With this in mind and 100 years after the death of Schiele, we are still seeing censorship of his work, and I am led to the question, why?

The advertising campaign for this exhibit first opened this question up for me, with Schiele’s artwork being heavily censored.

I could just see this as a very clever marketing ploy and move on, but I don’t believe that it is.  Schiele’s work is provocative and unashamed in its presentation, so why is it when it is displayed outside of the confines of a museum or art gallery is it subject to such censorship?

Sexuality within art is a fine line to tread.  If it is deemed “conformist” in that the subject is demur in nature and in an “acceptable” pose the art work on display is almost unseen and not out of place, we are quite used to seeing sculptures like Michelangelo’s David, or Botticelli’s Birth of Aphrodite on postcards or greeting cards, so why not Schiele?  It is after all just the human form, and we are all human, so why is there a need for such censorship?

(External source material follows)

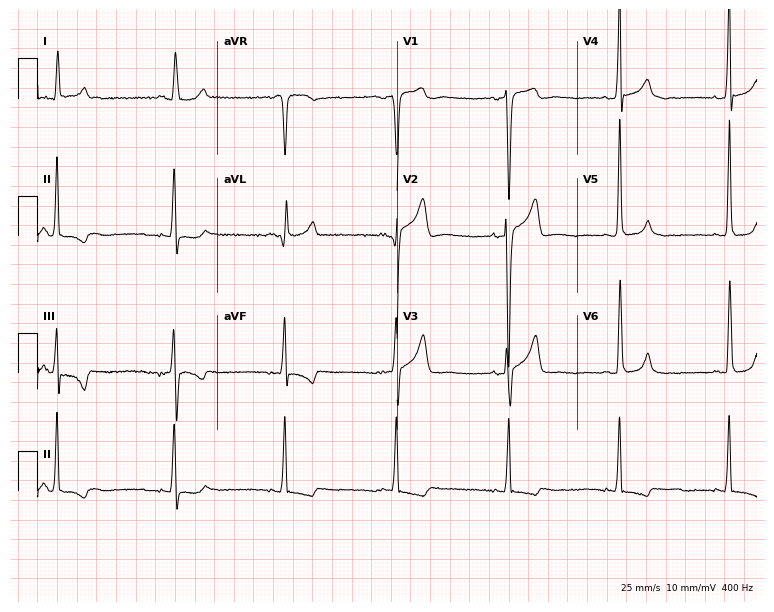
Resting 12-lead electrocardiogram (7.3-second recording at 400 Hz). Patient: a man, 37 years old. None of these six findings is recorded: first-degree AV block, right bundle branch block (RBBB), left bundle branch block (LBBB), sinus bradycardia, atrial fibrillation (AF), sinus tachycardia.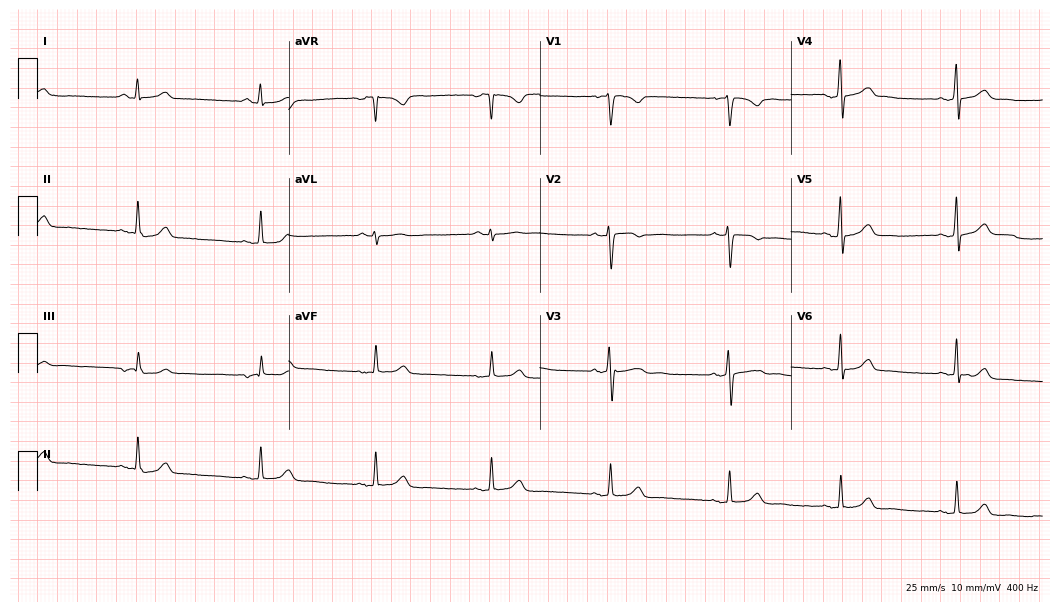
12-lead ECG (10.2-second recording at 400 Hz) from a 37-year-old woman. Screened for six findings — first-degree AV block, right bundle branch block, left bundle branch block, sinus bradycardia, atrial fibrillation, sinus tachycardia — none is recorded. Other findings, if any, are not listed.

The art world very often butts heads with the marks of decency or good taste in its hunt for freedom of expression and exploration of taboo subjects.  This means that art will always come up against the confines of what censorship boards will allow, but can censorship go too far?

Artists throughout history have been subjected to this same confine which sees their work either covered, as Schiele work has been, mutilated to be more audience friendly, or renamed to give a different take for what is on the canvas.

For example, if we look at the work of Picasso, specifically The Young Ladies of Avignon.

Pablo Picasso , The Young Ladies of Avignon, 1907. Cubism. Oil on canvas, 243.9 x 233.7 cm. Museum of Modern Art , New York.

This piece was originally called The brothel of Avignon, but was renamed by Andre Salmon in an attempt to lessen the scandalous impact that this painting would cause.

Picasso, never liked this name, and always referred to the painting as the “brothel painting”.  But “would a rose by any other name smell as sweet…”

The name and content of the picture would always be controversial and while this painting is now considered the seminal piece in cubism and modern art, its original reception was not as highly regarded.

This does lead to the question of trending censorship, while it is accepted that nudity and sexuality will always push the boundaries of the censorship boards, will there come a time when it is considered to be immoral to show drinking or smoking within art work.  Could we see small black boxes over the works of Degas, Picasso, Balthus, Magritte and Hamilton be censored because they depict habits which are now being frowned upon within society?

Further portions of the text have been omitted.